- Opening Delimiter -

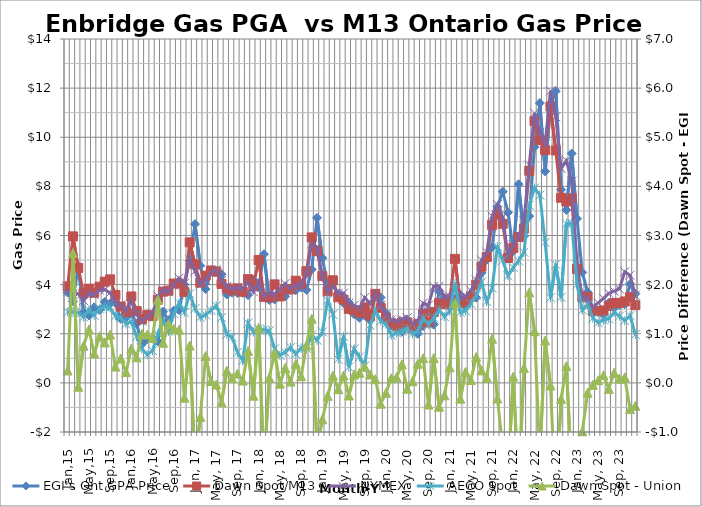
| Category | EGI's Ont GPA Price | Dawn Spot/M13 | NYMEX | AECO Spot |
|---|---|---|---|---|
| Jan,15 | 3.677 | 3.929 | 3.712 | 2.888 |
| Feb,15 | 3.322 | 5.965 | 3.608 | 2.888 |
| Mar,15 | 4.758 | 4.679 | 3.629 | 2.859 |
| Apr,15 | 2.882 | 3.639 | 3.348 | 2.678 |
| May,15 | 2.75 | 3.836 | 3.644 | 2.973 |
| Jun,15 | 3.074 | 3.673 | 3.584 | 2.749 |
| Jul,15 | 2.969 | 3.916 | 3.779 | 3.01 |
| Aug,15 | 3.297 | 4.12 | 3.791 | 3.099 |
| Sep,15 | 3.231 | 4.214 | 3.669 | 3.05 |
| Oct,15 | 3.249 | 3.581 | 3.266 | 2.729 |
| Nov,15 | 2.61 | 3.108 | 3.171 | 2.655 |
| Dec,15 | 2.667 | 2.888 | 2.935 | 2.402 |
| Jan,16 | 2.821 | 3.518 | 3.324 | 2.492 |
| Feb,16 | 2.406 | 2.927 | 2.787 | 1.884 |
| Mar,16 | 1.593 | 2.591 | 2.508 | 1.381 |
| Apr,16 | 1.775 | 2.758 | 2.704 | 1.148 |
| May,16 | 1.801 | 2.715 | 2.826 | 1.312 |
| Jun,16 | 1.69 | 3.385 | 3.542 | 1.992 |
| Jul,16 | 2.899 | 3.716 | 3.771 | 2.508 |
| Aug,16 | 2.551 | 3.752 | 3.707 | 2.1 |
| Sep,16 | 2.942 | 4.044 | 3.981 | 2.811 |
| Oct,16 | 2.962 | 4.045 | 4.266 | 3.26 |
| Nov,16 | 4.004 | 3.702 | 4.046 | 2.877 |
| Dec, 16 | 4.963 | 5.722 | 5.013 | 3.629 |
| Jan, 17 | 6.465 | 4.826 | 4.552 | 3.024 |
| Feb, 17 | 4.773 | 4.08 | 3.992 | 2.669 |
| Mar, 17 | 3.82 | 4.367 | 4.195 | 2.764 |
| Apr, 17 | 4.538 | 4.575 | 4.489 | 2.952 |
| May, 17 | 4.564 | 4.53 | 4.608 | 3.139 |
| Jun, 17 | 4.422 | 4.028 | 4.169 | 2.659 |
| Jul, 17 | 3.599 | 3.845 | 3.93 | 1.976 |
| Aug, 17 | 3.671 | 3.768 | 3.837 | 1.858 |
| Sep, 17 | 3.661 | 3.85 | 3.87 | 1.241 |
| Oct, 17 | 3.663 | 3.71 | 3.845 | 0.909 |
| Nov, 17 | 3.572 | 4.222 | 4.092 | 2.434 |
| Dec, 17 | 4.196 | 3.934 | 3.711 | 2.075 |
| Jan, 18 | 3.877 | 5.002 | 4.117 | 2.199 |
| Feb, 18 | 5.24 | 3.503 | 3.51 | 2.155 |
| Mar, 18 | 3.375 | 3.482 | 3.656 | 2.119 |
| Apr, 18 | 3.395 | 4.01 | 3.633 | 1.389 |
| May, 18 | 3.534 | 3.518 | 3.815 | 1.125 |
| Jun, 18 | 3.517 | 3.821 | 4.046 | 1.243 |
| Jul, 18 | 3.779 | 3.807 | 3.839 | 1.445 |
| Aug, 18 | 3.772 | 4.159 | 3.975 | 1.173 |
| Sep, 18 | 3.886 | 4.022 | 3.954 | 1.414 |
| Oct, 18 | 3.786 | 4.549 | 4.373 | 1.411 |
| Nov, 18 | 4.616 | 5.921 | 5.662 | 1.945 |
| Dec, 18 | 6.718 | 5.364 | 5.532 | 1.736 |
| Jan, 19 | 5.086 | 4.344 | 4.322 | 2.075 |
| Feb, 19 | 3.993 | 3.729 | 3.708 | 3.363 |
| Mar, 19 | 4.029 | 4.177 | 3.939 | 2.786 |
| Apr, 19 | 3.613 | 3.485 | 3.648 | 0.964 |
| May, 19 | 3.24 | 3.391 | 3.658 | 1.883 |
| Jun, 19 | 3.271 | 3.015 | 3.242 | 0.643 |
| Jul, 19 | 2.792 | 2.964 | 3.161 | 1.383 |
| Aug, 19 | 2.65 | 2.857 | 3.023 | 1.055 |
| Sep, 19 | 2.74 | 3.069 | 3.473 | 0.691 |
| Oct, 19 | 2.555 | 2.726 | 3.232 | 2.352 |
| Nov, 19 | 3.55 | 3.624 | 3.649 | 2.924 |
| Dec, 19 | 3.478 | 3.054 | 3.156 | 2.514 |
| Jan, 20 | 2.84 | 2.64 | 2.782 | 2.399 |
| Feb, 20 | 2.333 | 2.428 | 2.566 | 1.941 |
| Mar, 20 | 2.213 | 2.329 | 2.528 | 2.032 |
| Apr, 20 | 2.085 | 2.462 | 2.589 | 2.093 |
| May, 20 | 2.58 | 2.461 | 2.648 | 2.208 |
| Jun, 20 | 2.21 | 2.245 | 2.414 | 1.999 |
| Jul, 20 | 1.997 | 2.387 | 2.496 | 2.111 |
| Aug, 20 | 2.315 | 2.817 | 3.248 | 2.636 |
| Sep, 20 | 2.904 | 2.464 | 3.158 | 2.374 |
| Oct, 20 | 2.381 | 2.886 | 3.925 | 2.64 |
| Nov, 20 | 3.723 | 3.239 | 3.933 | 2.982 |
| Dec, 20 | 3.462 | 3.21 | 3.468 | 2.697 |
| Jan, 21 | 3.071 | 3.388 | 3.53 | 2.909 |
| Feb, 21 | 3.423 | 5.049 | 3.88 | 4.049 |
| Mar, 21 | 3.588 | 3.267 | 3.453 | 2.869 |
| Apr, 21 | 3.107 | 3.329 | 3.512 | 2.928 |
| May, 21 | 3.464 | 3.522 | 3.758 | 3.228 |
| Jun, 21 | 3.471 | 3.997 | 4.191 | 3.565 |
| Jul, 21 | 4.48 | 4.734 | 5.003 | 4.1 |
| Aug, 21 | 5.019 | 5.123 | 5.32 | 3.31 |
| Sep, 21 | 5.523 | 6.423 | 6.79 | 3.863 |
| Oct, 21 | 7.172 | 6.855 | 7.259 | 5.553 |
| Nov, 21 | 7.785 | 6.474 | 6.741 | 4.994 |
| Dec, 21 | 6.939 | 5.085 | 5.178 | 4.36 |
| Jan, 22 | 5.367 | 5.495 | 5.629 | 4.698 |
| Feb, 22 | 8.089 | 5.936 | 5.946 | 4.966 |
| Mar, 22 | 5.972 | 6.276 | 6.6 | 5.317 |
| Apr, 22 | 6.791 | 8.636 | 8.873 | 7.235 |
| May, 22 | 9.604 | 10.656 | 10.985 | 7.933 |
| Jun, 22 | 11.391 | 9.88 | 10.199 | 7.649 |
| Jul, 22 | 8.611 | 9.475 | 9.735 | 5.712 |
| Aug, 22 | 11.306 | 11.255 | 11.884 | 3.469 |
| Sep, 22 | 11.874 | 9.462 | 10.833 | 4.821 |
| Oct, 22 | 7.864 | 7.537 | 8.728 | 3.483 |
| Nov, 22 | 7.043 | 7.386 | 9.05 | 6.479 |
| Dec, 22 | 9.34 | 7.514 | 8.214 | 6.497 |
| Jan, 23 | 6.682 | 4.643 | 4.813 | 3.998 |
| Feb, 23 | 4.495 | 3.509 | 3.434 | 2.966 |
| Mar, 23 | 3.691 | 3.491 | 3.451 | 3.19 |
| Apr, 23 | 2.97 | 2.931 | 3.09 | 2.632 |
| May, 23 | 2.876 | 2.929 | 3.256 | 2.454 |
| Jun, 23 | 2.792 | 2.948 | 3.444 | 2.563 |
| Jul, 23 | 3.256 | 3.135 | 3.65 | 2.611 |
| Aug, 23 | 3.047 | 3.253 | 3.735 | 2.867 |
| Sep, 23 | 3.172 | 3.256 | 3.824 | 2.719 |
| Oct, 23 | 3.203 | 3.316 | 4.523 | 2.534 |
| Nov, 23 | 4.026 | 3.493 | 4.387 | 2.736 |
| Dec, 23 | 3.629 | 3.162 | 3.567 | 1.969 |

- Closing Delimiter -

_Problem statement:_ Print, exactly as written, the lines above from the first one to the one containing "3.629 | 2.859 |". Leave out pictures.

_Reply to the task:_
| Category | EGI's Ont GPA Price | Dawn Spot/M13 | NYMEX | AECO Spot |
|---|---|---|---|---|
| Jan,15 | 3.677 | 3.929 | 3.712 | 2.888 |
| Feb,15 | 3.322 | 5.965 | 3.608 | 2.888 |
| Mar,15 | 4.758 | 4.679 | 3.629 | 2.859 |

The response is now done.